这几天的“软禁”生活其实并非全无收获。在每天在房间里无所事事闲逛的表象下,我已经将门外那条走廊上守卫的换班时间摸得一清二楚了。
我躺在床上,但眼睛却非常清醒地睁着。当走廊外准时地传来稍显沉重的深呼吸,换班士兵的脚步声却还没有出现的那宝贵的三分钟来临时。
我轻盈地从床上翻身坐起。
我没有穿任何鞋子。光着脚在地毯上安静地行走,就连呼吸都压到了非常微弱的程度。
房门原本就是被我反锁的,打开锁销的过程被我刻意放慢了好几倍。当那扇厚重的木门被我推开一条狭窄的缝隙时,我果断地侧身一滑而过,像一缕幽灵般溜出了房间。
站在门外那条空荡荡的昏暗走廊上,我能清晰地感觉到自己心脏的跳动。虽然我不奢望能凭一己之力逃离这座领主府,但只是在府内潜行去找林澈被关押的位置,避开那些巡逻的士兵,难度在我能够接受的范围之内。
但是,这么大个府邸,我怎么知道雷蒙德把林澈藏在了哪里?没有地图,没有向导,甚至不能在这走廊里多停留一秒。
当然是嗅觉!
相比于那些人类,我这具雪狐族的身体那发达的嗅觉网络,简直就是一台精密且自带定位系统的生物雷达。
这几天在客房里,每一次雷蒙德来‘好心’地来看望我时,我都记住了他身上那种混合了高级雪松香水味、还有类似某种古老魔法卷轴特有的微弱的霉味的特殊气息。

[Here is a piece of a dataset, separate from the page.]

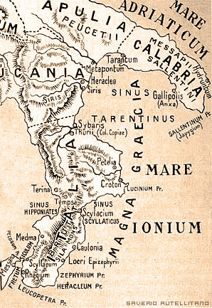 Colonie Greche d'Italia e Sicilia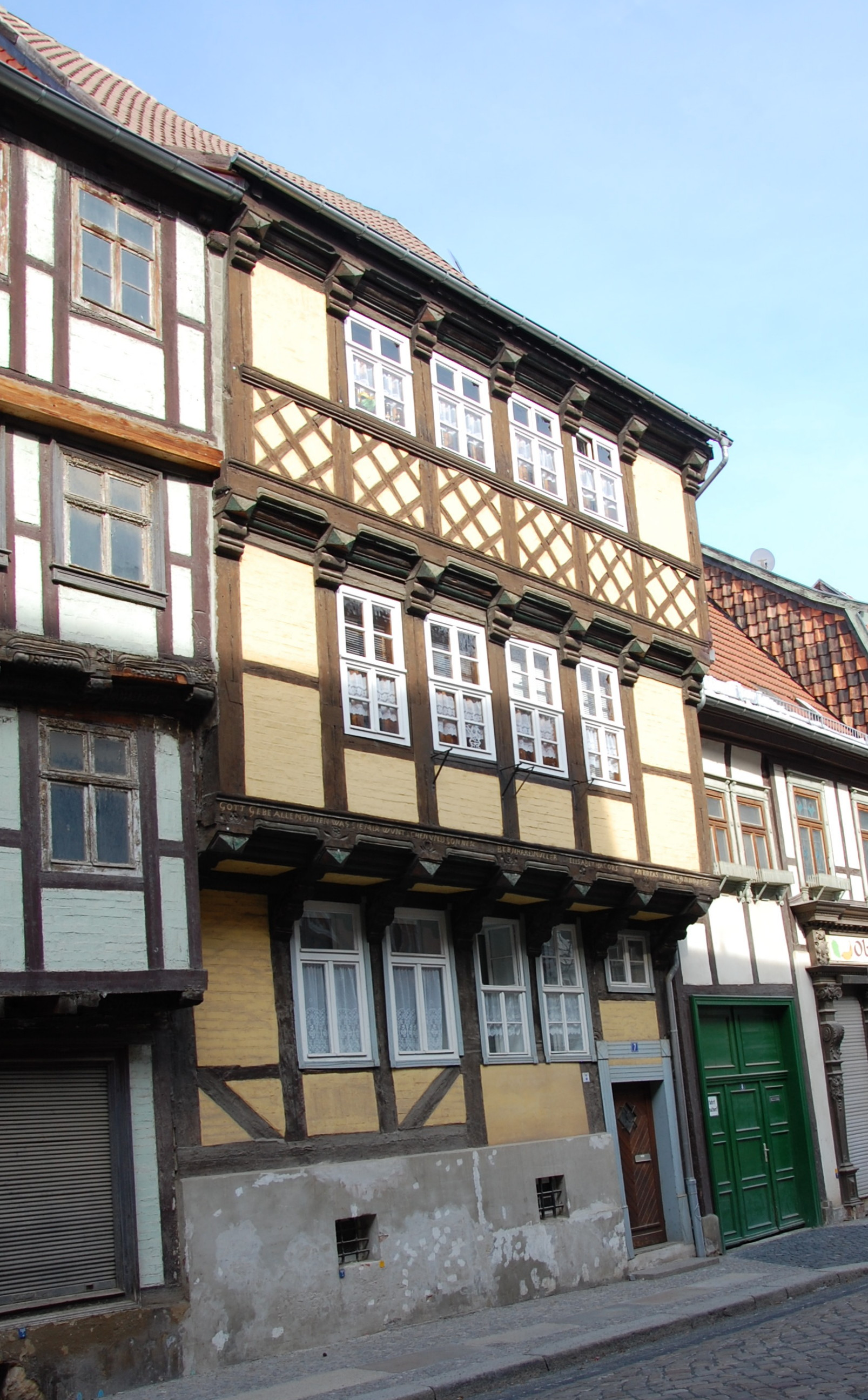 Haus Breite Straße 7 in Quedlinburg

而在领主府生活了这么久,雷蒙德在这个封闭的环境里活动的路线其实相对固定,他的气味残留在空气中,清晰地勾勒出了一道肉眼无法看见却又存在感极强的指示路线。
至于林澈的气味……
那种混合了市井的草芥气息、某种粗劣的火红草材料的味道,再加上我们一起在生活了那么多天,哪怕我现在闭着眼睛,甚至相隔很远,我也能精准地从一千种不同的味道中将它剥离出来。
只要我能在一路上捕捉到任何一丝带有这两种气息的混合气味节点,我就能像一只敏锐的猎犬一样,顺藤摸瓜,一路追踪到他们两人最后产生交集的关键的地方。
啊不对,是狐狸,不是狗!
我深吸了一口气,然后缓缓地闭上了眼睛。
捕捉到那一丝微弱但又特殊的气息后,我睁开眼睛,整个身形宛如一道贴着墙根滑行的深色阴影,坚定且无声地朝着走廊深处那片危险的未知区域摸了过去。